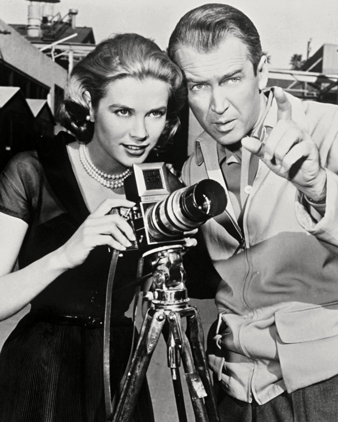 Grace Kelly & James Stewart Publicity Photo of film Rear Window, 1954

* * *

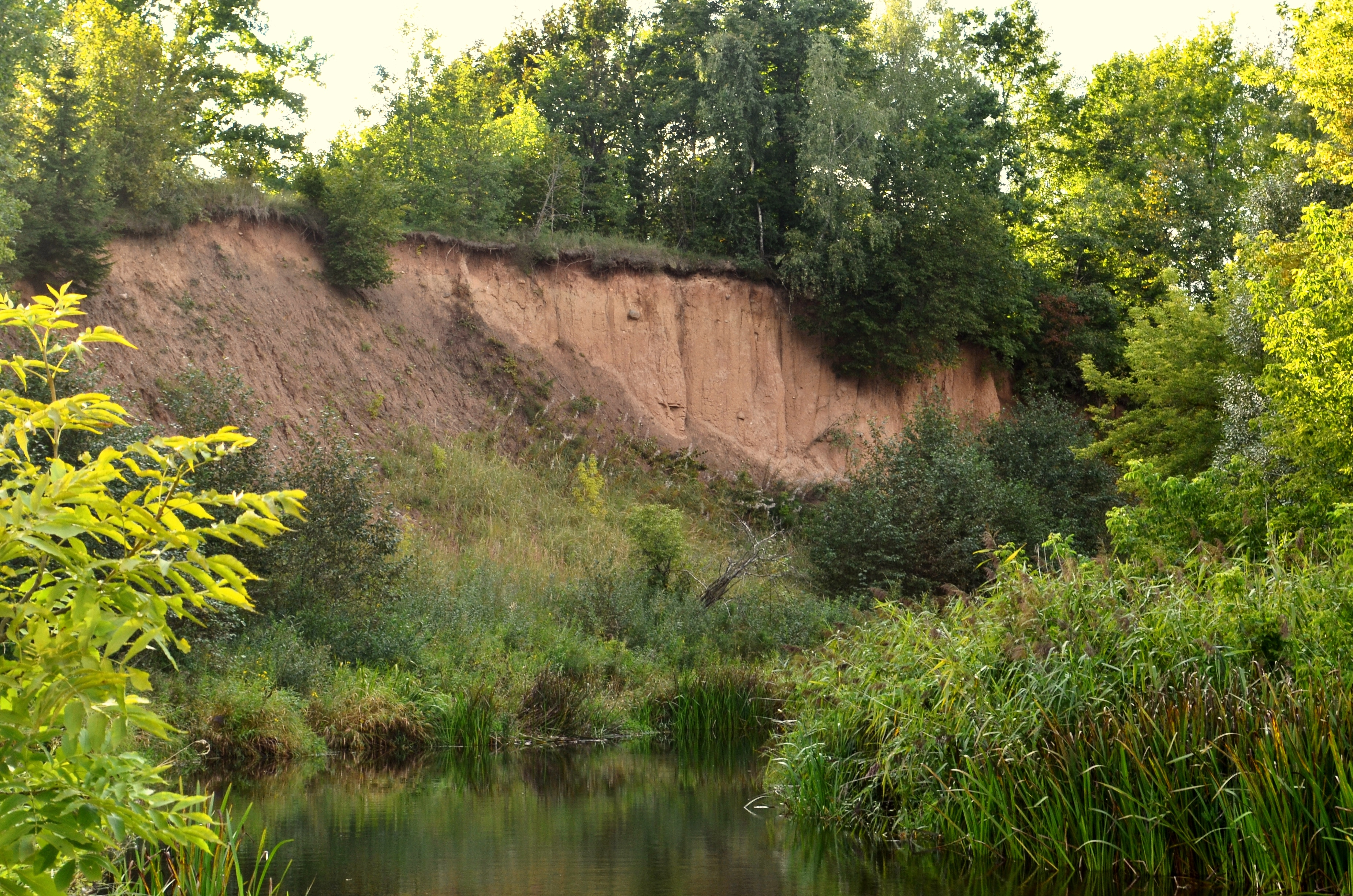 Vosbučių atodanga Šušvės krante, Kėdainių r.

==

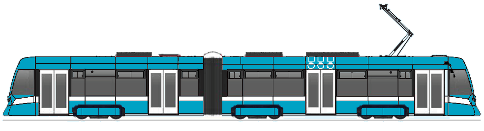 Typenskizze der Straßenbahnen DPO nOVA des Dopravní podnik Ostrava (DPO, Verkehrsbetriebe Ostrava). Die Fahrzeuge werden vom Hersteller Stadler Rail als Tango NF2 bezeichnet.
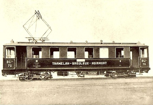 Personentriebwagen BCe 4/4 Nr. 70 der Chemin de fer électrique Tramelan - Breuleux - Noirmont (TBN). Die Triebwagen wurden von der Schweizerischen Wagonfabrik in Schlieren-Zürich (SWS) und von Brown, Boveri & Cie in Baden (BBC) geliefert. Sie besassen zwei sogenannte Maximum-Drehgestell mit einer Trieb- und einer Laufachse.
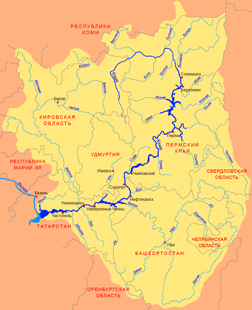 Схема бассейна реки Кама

**Required work**
Output should consist of the lines above from the one with "Personentriebwagen BCe 4/4" down to the one with "Схема бассейна реки Кама", exact and without pictures.

**Written solution**
 Personentriebwagen BCe 4/4 Nr. 70 der Chemin de fer électrique Tramelan - Breuleux - Noirmont (TBN). Die Triebwagen wurden von der Schweizerischen Wagonfabrik in Schlieren-Zürich (SWS) und von Brown, Boveri & Cie in Baden (BBC) geliefert. Sie besassen zwei sogenannte Maximum-Drehgestell mit einer Trieb- und einer Laufachse.
 Схема бассейна реки Кама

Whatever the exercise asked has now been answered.